■ **Problem to work on**:
Output each of the entries exactly, skipping every picture they contain.

(Beginning of Records shown)

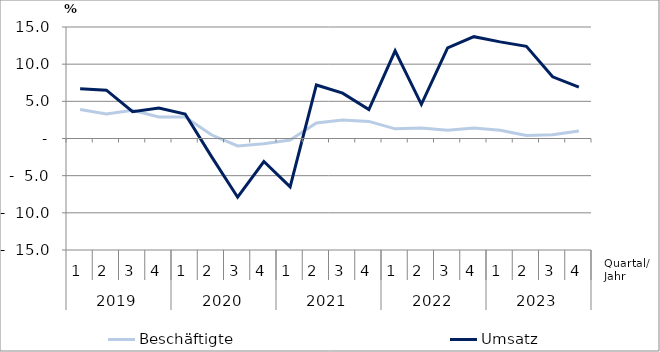
| Category | Beschäftigte | Umsatz |
|---|---|---|
| 0 | 3.9 | 6.7 |
| 1 | 3.3 | 6.5 |
| 2 | 3.8 | 3.6 |
| 3 | 2.9 | 4.1 |
| 4 | 2.9 | 3.3 |
| 5 | 0.5 | -2.4 |
| 6 | -1 | -7.9 |
| 7 | -0.7 | -3.1 |
| 8 | -0.2 | -6.5 |
| 9 | 2.1 | 7.2 |
| 10 | 2.5 | 6.1 |
| 11 | 2.3 | 3.9 |
| 12 | 1.3 | 11.8 |
| 13 | 1.4 | 4.6 |
| 14 | 1.1 | 12.2 |
| 15 | 1.4 | 13.7 |
| 16 | 1.1 | 13 |
| 17 | 0.4 | 12.4 |
| 18 | 0.5 | 8.3 |
| 19 | 1 | 6.9 |
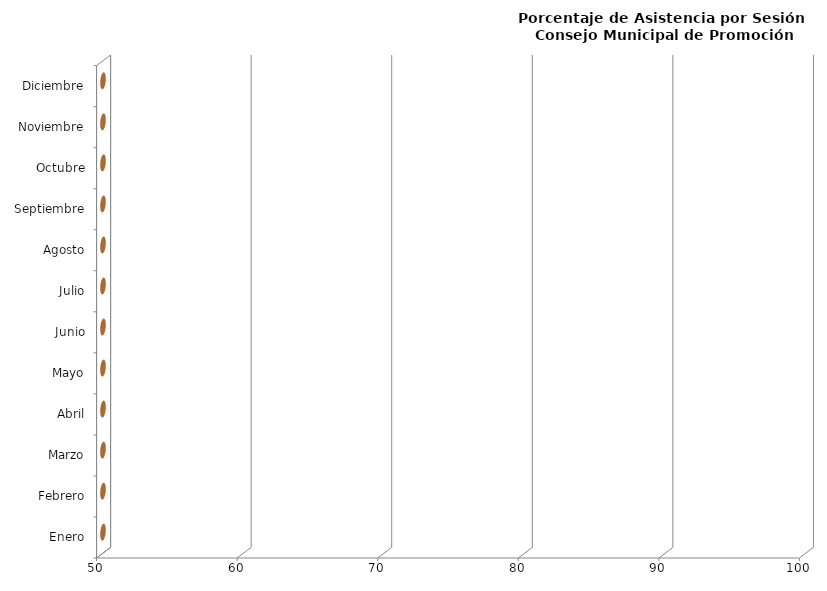
| Category | Series 0 |
|---|---|
| Enero | 0 |
| Febrero | 0 |
| Marzo | 0 |
| Abril | 0 |
| Mayo | 0 |
| Junio | 0 |
| Julio | 0 |
| Agosto | 0 |
| Septiembre | 0 |
| Octubre | 0 |
| Noviembre | 0 |
| Diciembre | 0 |
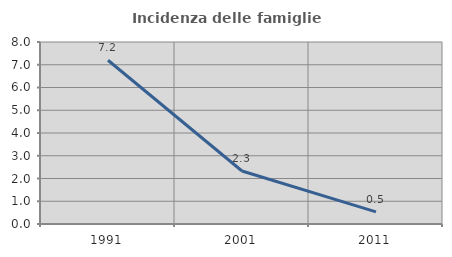
| Category | Incidenza delle famiglie numerose |
|---|---|
| 1991.0 | 7.199 |
| 2001.0 | 2.329 |
| 2011.0 | 0.533 |
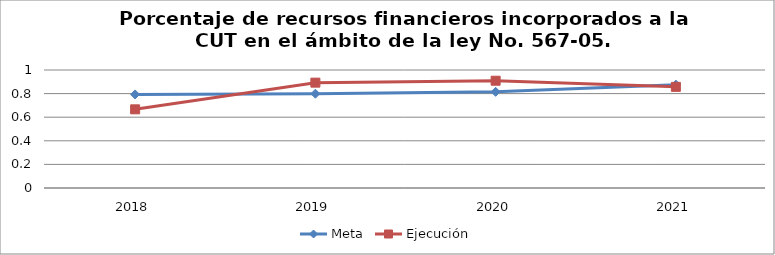
| Category | Meta | Ejecución |
|---|---|---|
| 2018.0 | 0.793 | 0.667 |
| 2019.0 | 0.799 | 0.893 |
| 2020.0 | 0.815 | 0.909 |
| 2021.0 | 0.876 | 0.857 |
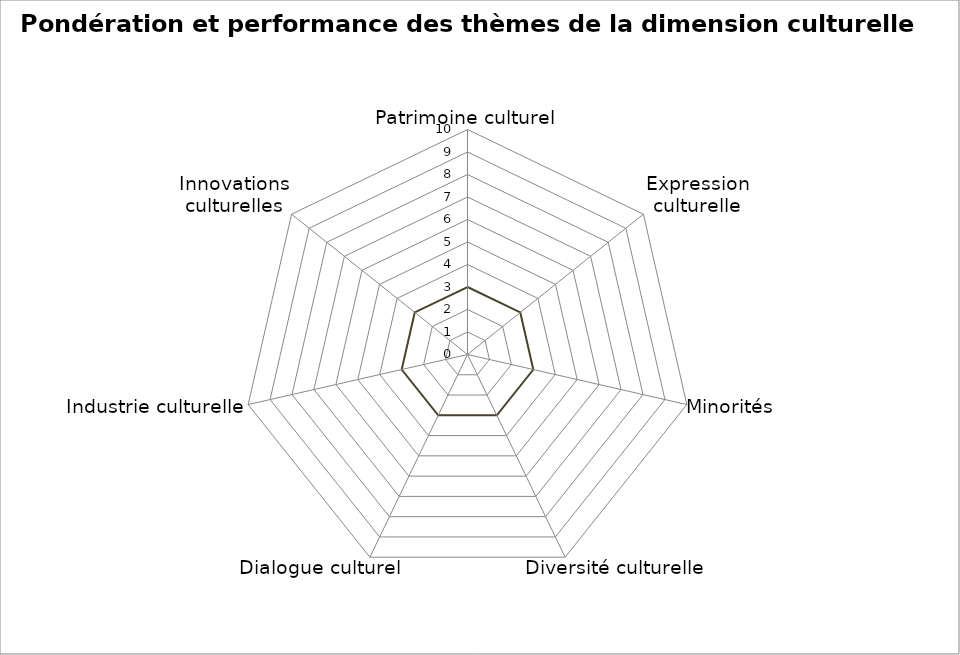
| Category | Performance | Pondération | Series 2 |
|---|---|---|---|
| Patrimoine culturel | 0 | 0 | 3 |
| Expression culturelle | 0 | 0 | 3 |
| Minorités | 0 | 0 | 3 |
| Diversité culturelle | 0 | 0 | 3 |
| Dialogue culturel | 0 | 0 | 3 |
| Industrie culturelle | 0 | 0 | 3 |
| Innovations culturelles | 0 | 0 | 3 |
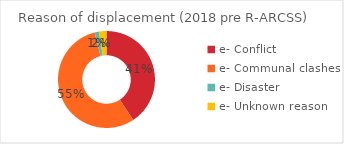
| Category | Series 0 |
|---|---|
| e- Conflict | 77815 |
| e- Communal clashes | 105808 |
| e- Disaster | 2714 |
| e- Unknown reason | 4767 |
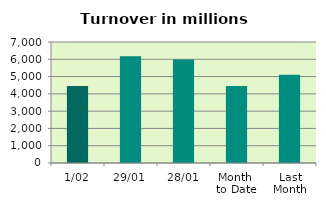
| Category | Series 0 |
|---|---|
| 1/02 | 4460.058 |
| 29/01 | 6171.322 |
| 28/01 | 5982.676 |
| Month 
to Date | 4460.058 |
| Last
Month | 5105.691 |
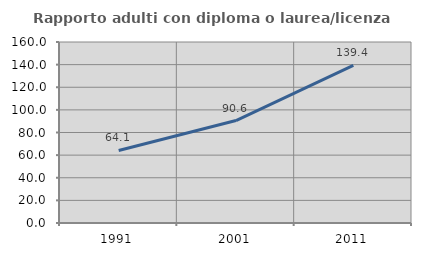
| Category | Rapporto adulti con diploma o laurea/licenza media  |
|---|---|
| 1991.0 | 64.099 |
| 2001.0 | 90.555 |
| 2011.0 | 139.361 |

(End of Records shown)

■ **Task response**:
| Category | Beschäftigte | Umsatz |
|---|---|---|
| 0 | 3.9 | 6.7 |
| 1 | 3.3 | 6.5 |
| 2 | 3.8 | 3.6 |
| 3 | 2.9 | 4.1 |
| 4 | 2.9 | 3.3 |
| 5 | 0.5 | -2.4 |
| 6 | -1 | -7.9 |
| 7 | -0.7 | -3.1 |
| 8 | -0.2 | -6.5 |
| 9 | 2.1 | 7.2 |
| 10 | 2.5 | 6.1 |
| 11 | 2.3 | 3.9 |
| 12 | 1.3 | 11.8 |
| 13 | 1.4 | 4.6 |
| 14 | 1.1 | 12.2 |
| 15 | 1.4 | 13.7 |
| 16 | 1.1 | 13 |
| 17 | 0.4 | 12.4 |
| 18 | 0.5 | 8.3 |
| 19 | 1 | 6.9 |
| Category | Series 0 |
|---|---|
| Enero | 0 |
| Febrero | 0 |
| Marzo | 0 |
| Abril | 0 |
| Mayo | 0 |
| Junio | 0 |
| Julio | 0 |
| Agosto | 0 |
| Septiembre | 0 |
| Octubre | 0 |
| Noviembre | 0 |
| Diciembre | 0 |
| Category | Incidenza delle famiglie numerose |
|---|---|
| 1991.0 | 7.199 |
| 2001.0 | 2.329 |
| 2011.0 | 0.533 |
| Category | Meta | Ejecución |
|---|---|---|
| 2018.0 | 0.793 | 0.667 |
| 2019.0 | 0.799 | 0.893 |
| 2020.0 | 0.815 | 0.909 |
| 2021.0 | 0.876 | 0.857 |
| Category | Performance | Pondération | Series 2 |
|---|---|---|---|
| Patrimoine culturel | 0 | 0 | 3 |
| Expression culturelle | 0 | 0 | 3 |
| Minorités | 0 | 0 | 3 |
| Diversité culturelle | 0 | 0 | 3 |
| Dialogue culturel | 0 | 0 | 3 |
| Industrie culturelle | 0 | 0 | 3 |
| Innovations culturelles | 0 | 0 | 3 |
| Category | Series 0 |
|---|---|
| e- Conflict | 77815 |
| e- Communal clashes | 105808 |
| e- Disaster | 2714 |
| e- Unknown reason | 4767 |
| Category | Series 0 |
|---|---|
| 1/02 | 4460.058 |
| 29/01 | 6171.322 |
| 28/01 | 5982.676 |
| Month 
to Date | 4460.058 |
| Last
Month | 5105.691 |
| Category | Rapporto adulti con diploma o laurea/licenza media  |
|---|---|
| 1991.0 | 64.099 |
| 2001.0 | 90.555 |
| 2011.0 | 139.361 |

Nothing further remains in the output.